My approach tokenizes, removes stopwords, and lemmatizes the tokens prior to vectorizing the words via GloVe embeddings. I used 300-dimensional GloVe embeddings that were pre-trained on a dump of 6B tokens and 400K vocabulary words from the Wikipedia and GigaWord datasets (see more details here: https://nlp.stanford.edu/projects/glove/). The final representation for each input was the average of the GloVe embeddings for each word. Lastly, I trained a k-nearest neighbor classifier using an 80/20 train-test split.

In [1]:
import matplotlib.pyplot as plt
import pandas as pd
import numpy as np
import nltk
from nltk.corpus import stopwords
import math
import tqdm
import gensim.downloader

In [2]:
data = pd.read_csv("movie-plots-student.csv")
data = data.drop(columns="Unnamed: 0")
text = list(data["Plot"])

In [3]:
label_vals = np.unique(data["Genre"])
label2idx = {label:idx for idx, label in enumerate(label_vals)}
idx2label = {idx:label for label, idx in label2idx.items()}

In [4]:
nltk.download("stopwords")
stoplist = stopwords.words("english")

[nltk_data] Error loading stopwords: <urlopen error [SSL:
[nltk_data]     CERTIFICATE_VERIFY_FAILED] certificate verify failed:
[nltk_data]     unable to get local issuer certificate (_ssl.c:1108)>


In [5]:
glove_vectors = gensim.downloader.load('glove-wiki-gigaword-300')
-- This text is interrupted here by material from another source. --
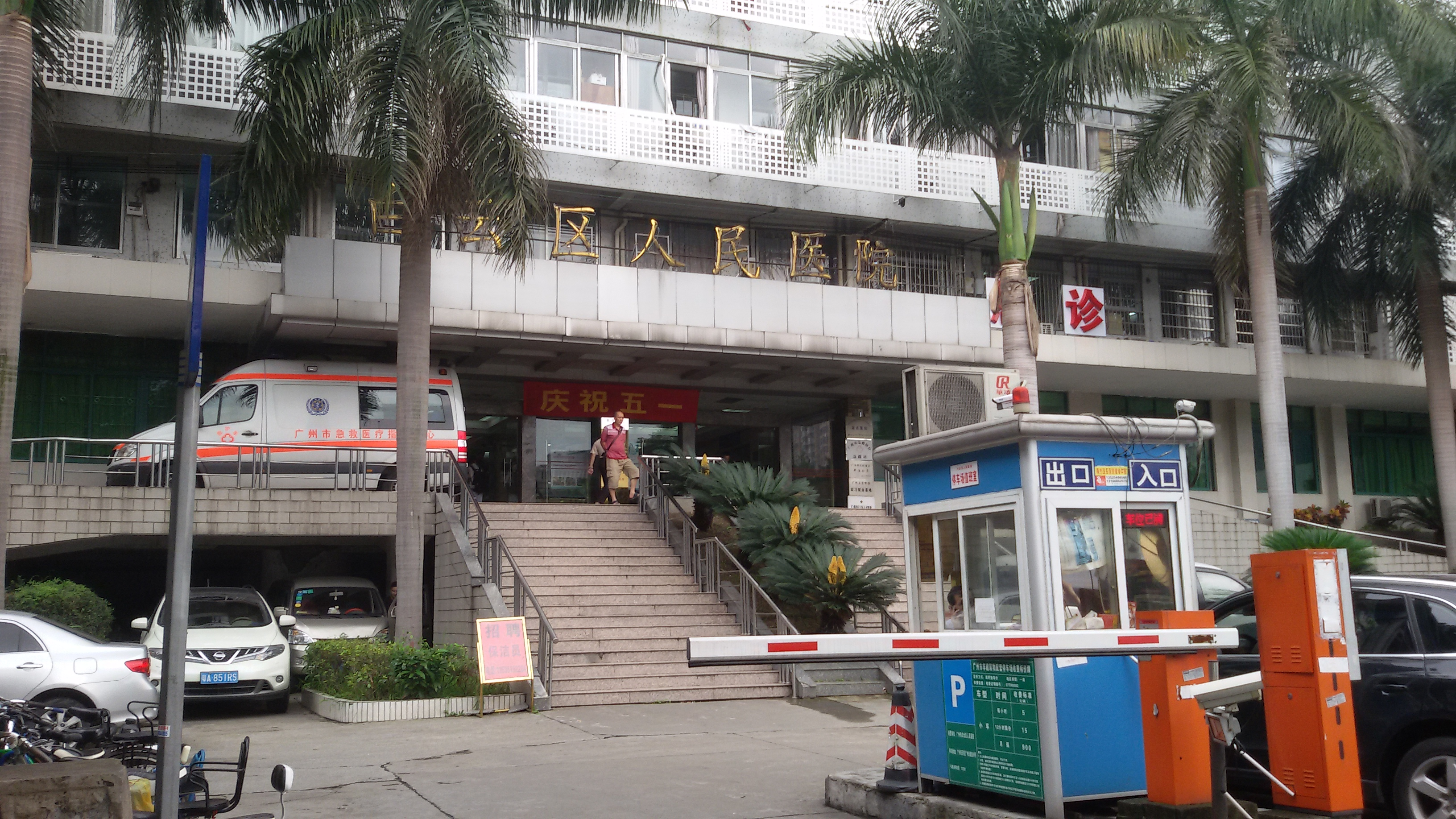 粵語: 白雲區人民醫院
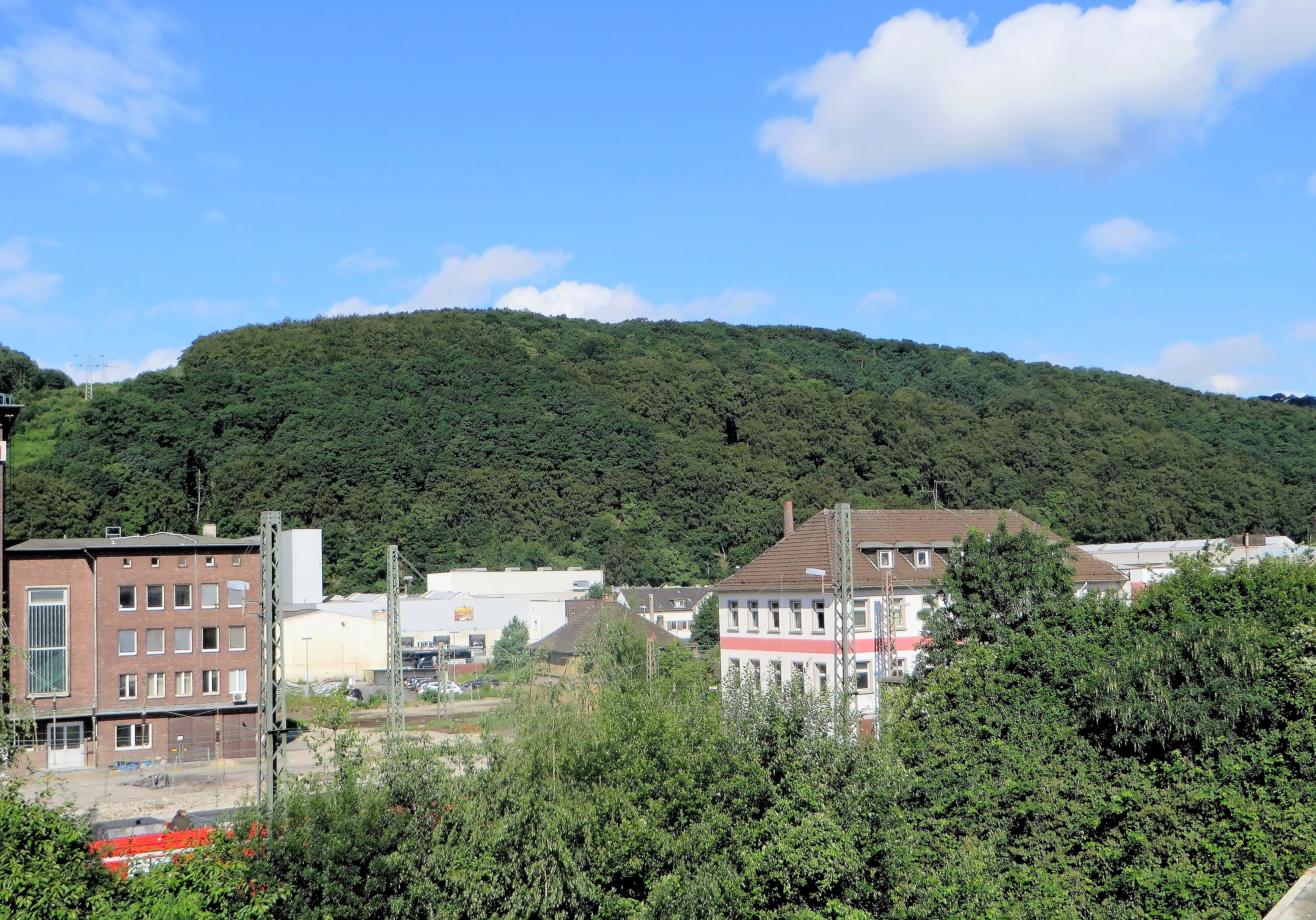 Landschaftsschutzgebiet „Tücking, Auf der Halle und Umgebung“ in Hagen, zwischen Eckesey, Kuhlerkamp, Spielbrink, Quambusch und A 1. Es handelt sich um überwiegend bewaldete Flächen, naturnahe Bachtäler und zahlreiche Tümpel und Quellen. Blick von der Eckeseyer Straße auf den östlichen Waldbereich zwischen Philippshöhe und Grüntal.

ValueError: unable to read local cache '/Users/artemvysogorets/gensim-data/information.json' during fallback, connect to the Internet and retry

In [None]:
from nltk.stem import WordNetLemmatizer
nltk.download("wordnet")
def preprocess_sentences(sentences, stopwords):
    wnl=WordNetLemmatizer()
    sentences = [ [ wnl.lemmatize(word.lower()) for word in sentence.split() 
                   if word not in stopwords and word.isalpha() ] 
                 for sentence in sentences ]
    return sentences

In [None]:
def prepare_data(text, glove_vectors, skip_empty=True):
    """
    Returns BOW GLoVE embeddings for each sentence
    and list of indices of removed examples.
    """
    stoplist = stopwords.words("english")
    prepped = preprocess_sentences(text, stoplist)
    bow_vecs = []
    removed_idx = []
    for idx, sentence in enumerate(prepped):
        embeddings = np.array([glove_vectors[word] for word in sentence if word in glove_vectors])
        if len(embeddings) > 0:
            bow_avg = np.mean(embeddings, axis=0)
            bow_vecs.append(bow_avg)
        else:
            print("Skipping sentence due to no embeddings: " + " ".join(sentence))
            removed_idx.append(idx)
            if not skip_empty:
                bow_vecs.append(np.zeros(300))
    return np.array(bow_vecs), removed_idx

In [None]:
from sklearn.model_selection import train_test_split

word_vecs, removed_idx = prepare_data(text, glove_vectors)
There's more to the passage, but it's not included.